Note that the identity $1$ satisfies $1^2 = 1$ and, if $n$ is even, $r^{n / 2}$ satisfies $(r^{n / 2})^2 = r^n = 1$. You should be able to convince yourself that these elements, together with the reflections $s r^k$ you mentioned in the question statement, exhaust all of the elements $x \in D_{2 n}$ such that $x^2 = 1$.

Hint To prove that $S := \{x \in D_{2 n} : x^2 = 1\}$ is not a subgroup, it's enough to find two elements $x, y \in S$ such that $x y$ does not satisfy $(x y)^2 = 1$---as then $S$ would not be closed under the group operation.

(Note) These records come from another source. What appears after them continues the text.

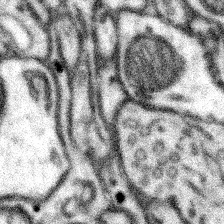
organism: Mouse
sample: Somatosensory cortex neuropil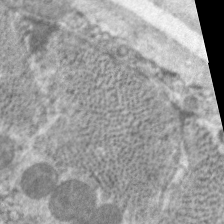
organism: C. elegans
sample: Pharynx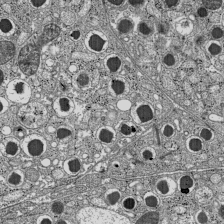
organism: C57BL Mouse
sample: Pancreatic islet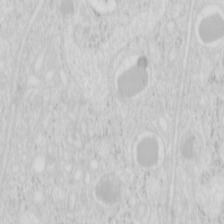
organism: Mouse
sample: Pancreas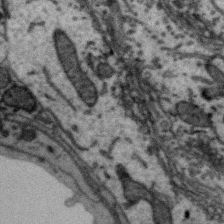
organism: Zebra finch
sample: Brain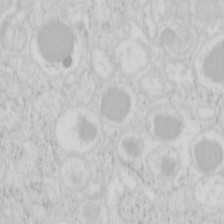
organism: Mouse
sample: Pancreas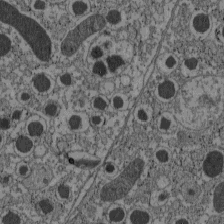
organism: C57BL Mouse
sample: Pancreatic islet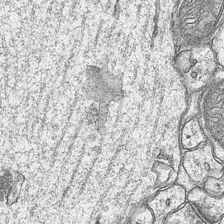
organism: Mouse
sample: CA1 Hippocampus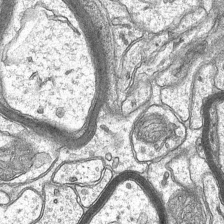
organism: Mouse
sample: CA1 Hippocampus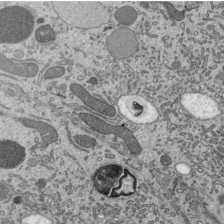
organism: Mouse
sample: Mouse epididymis efferent ductule cilia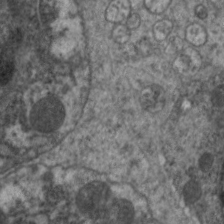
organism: C. elegans
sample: Pharynx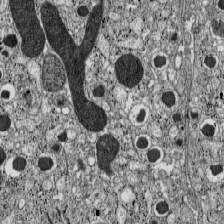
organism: C57BL Mouse
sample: Pancreatic islet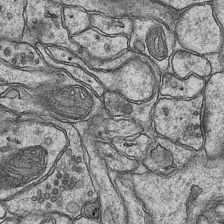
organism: Mouse
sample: CA1 Hippocampus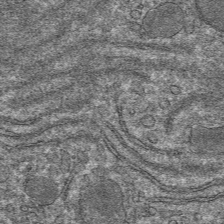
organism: Mouse
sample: Mouse hepatocytes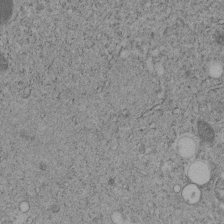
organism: C. elegans
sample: C. elegans embryo early stage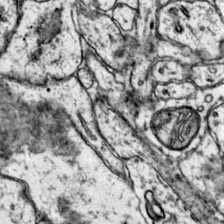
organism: Mouse
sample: Primary visual cortex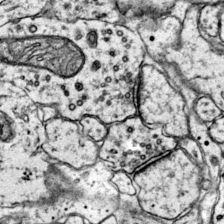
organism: Mouse
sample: Primary visual cortex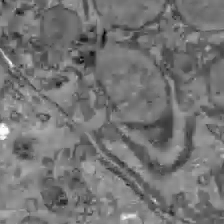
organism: C57BL Mouse
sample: Liver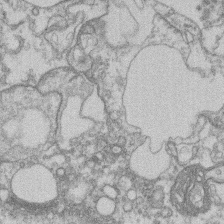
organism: Mouse
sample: T cell stromal cell synapse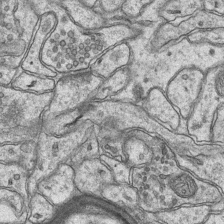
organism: Mouse
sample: CA1 Hippocampus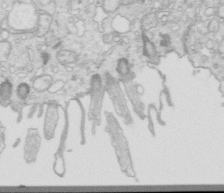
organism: Mouse
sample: Multiciliated cells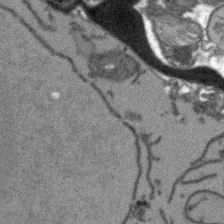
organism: Arabidopsis thaliana
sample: Root tip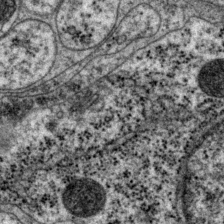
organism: P. pacificus
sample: Pharynx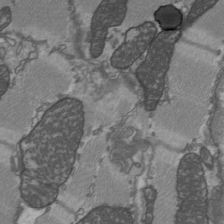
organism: C57BL Mouse
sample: Heart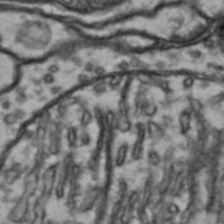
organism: Drosophila
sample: Brain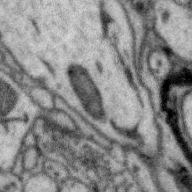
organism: Zebra finch
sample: Brain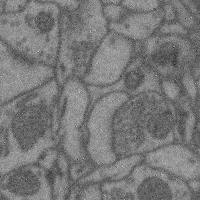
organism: Mouse
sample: Cerebral cortex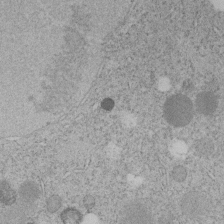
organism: C. elegans
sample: C. elegans embryo early stage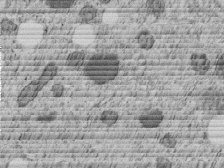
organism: C. elegans
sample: C. elegans embryo early stage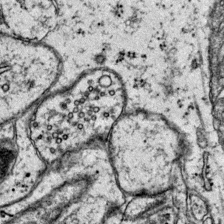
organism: Mouse
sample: Primary visual cortex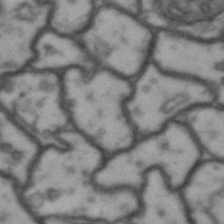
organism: Drosophila
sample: Brain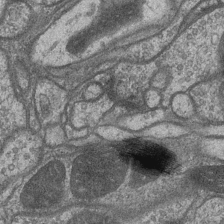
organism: Drosophila
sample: Optic medulla

NB if $x \in S$ is in the center of $D_{2n}$ then $(xy)^2 = (y x)^2 = x^2 y^2 = 1$, so for any counterexample, $x, y$ cannot be contained in the center of $S$. Moreover, since $D_2, D_4$ are abelian, this observation shows that the claim that $S$ is not a subgroup is false for $n = 1, 2$.

Additional hint Since the center of $D_{2n}$ (for $n > 2$) consists exactly of $1$ and (if $n$ even) $r^{n / 2}$, this leaves only the possibilities $x = s r^k$, $y = s r^\ell$ for some $k, \ell$. Of course, any counterexample must have $k \neq \ell$. So, compute $(s r^k)(s r^\ell)$, and see if you can choose $k, \ell$ for which the product is not in $S$.

Answer 4

It is not a subgroup for $n\gt2$.

Note that $D_{2n}$ has presentation $\langle a,b\mid a^n, b^2, (ba)^2\rangle $.

But, $b(ba)=a$ and $a^2\neq1$. Thus we don't have closure under multiplication.